I asked Swire what happened in the late fall of 2010. Swire stated that since the deal with BGMO was not closed and was not renounced by either party, one of the GS directors went to Herzog to see if he was in a position to craft a new deal and fund it promptly. Herzog replied that he could.

A new deal was struck which saw BGMO still keeping the 60% ownership of GreenSafe. What happened between the December 2010 GS-BGMO deal and what was concluded in January 2011, Swire refused to discuss. Other than saying that it was clear that BGMO was taking over GreenSafe there was another tidbit. Swire did say that any party with a vested interest could under various pieces of legislation obtain copies of the buyout agreement with the supporting corporate and personal covenants, guarantees and related representations. I asked Swire if Bergamo funded his buyout or was party to the agreement. He declined to answer directly. He said that the remaining GS directors did not have the personal resources for the cash buyout.

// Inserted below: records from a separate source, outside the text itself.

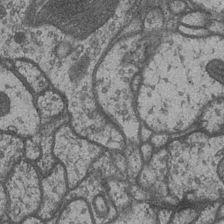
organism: Drosophila
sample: Optic medulla
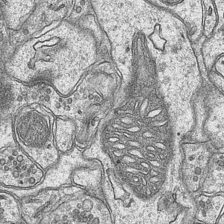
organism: Mouse
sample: CA1 Hippocampus
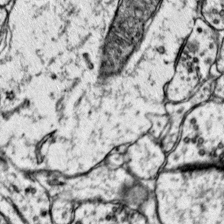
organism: Mouse
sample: Primary visual cortex
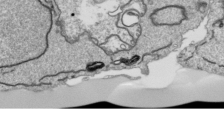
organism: Human
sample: Mitochondria in HCT116 cells
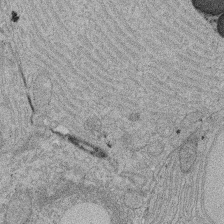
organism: Rat
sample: Salivary granule
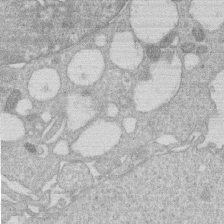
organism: Human
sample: Macrophage cells
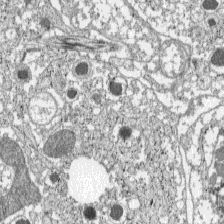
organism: C57BL Mouse
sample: Pancreatic islet
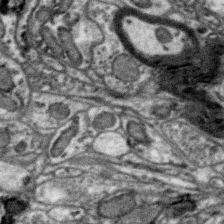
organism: Zebra finch
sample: Brain
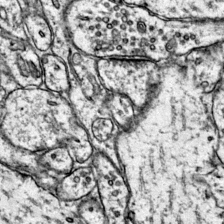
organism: Mouse
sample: Primary visual cortex
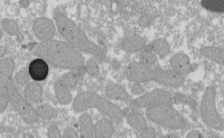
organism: Xenopus
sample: Cilia; centrioles in frog embryo cells
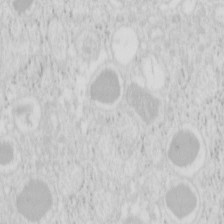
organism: Mouse
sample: Pancreas
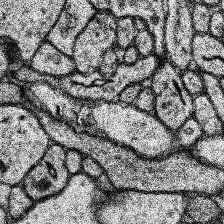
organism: Human
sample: Temporal Lobe
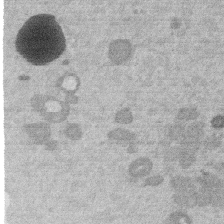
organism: Mouse
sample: Dividing mouse embryo 1 cell stage
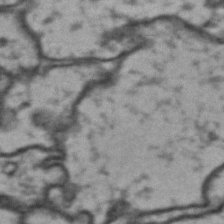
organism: Drosophila
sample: Brain
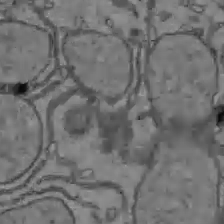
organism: C57BL Mouse
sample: Liver
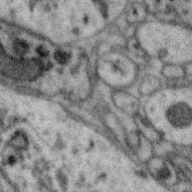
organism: Zebra finch
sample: Brain
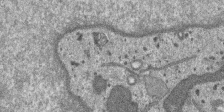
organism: Human
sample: Lung epithelial cells infected with SARS-CoV-2
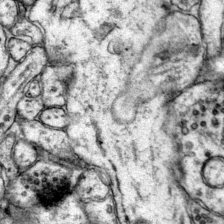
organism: Mouse
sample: Primary visual cortex

He added that he was happy to be out of GreenSafe. I wonder if this implies that he was happy to be at a greater distance away from BGMO.

I asked Swire if he knows what is going on with GreenSafe now. He replied by saying that he is out of GreenSafe and after sending the files to the new NB head office, he has had no real contact with them. Swire had heard on the local TV station that they were trying to build a plant in Fort Erie, just across the river from me but does not know how that is progressing. He does not know if they have moved to different locations. Swire did say that “he was the lucky one. The former staff at GreenSafe was terminated without notice nor the payment of the salaries rightfully due them”.

I went on to ask Mr. Swire what he knew about the Bergamo solar project. He said that he did have some correspondence with the head of that firm after it soured. Swire did have some sympathy for that firm’s founder.

I asked him if he knew anything of Vistagen. Swire said “nothing at all”. After telling him of the share purchase agreement and the amendments, I asked him what he thought. “Without knowing the people involved, I would say from the publicly reported experience of the repeated amendments and deferrals with GreenSafe, that they should use their best judgment”. Swire also suggested that there may also be parallels with the Solar story. “The one thing that professionals involved in the behavioural sciences are in full agreement with is that past patterns are a good indicator of future actions”.

I squeezed in one final GreenSafe question. Assuming that BGMO does have the money this time, what do you think BGMO should do with GreenSafe. “I have not heard anything that officially cancelled the 2011 deal between them”. “Given its likely profitability or even greatly discounting its likely cashflows”, Swire said “that BGMO would be best advised to build one plant and discharge all of the previous obligations of GreenSafe so that there are no ghosts in the closet”. Swire did say that he learned that one US demanufacturer is now using equipment that was originally scoped for the Caraquet plant.

As for a final question, I asked Swire what he is doing now. He replied by saying that since there weren’t any non-compete agreements, Swire has furthered his recycling interests.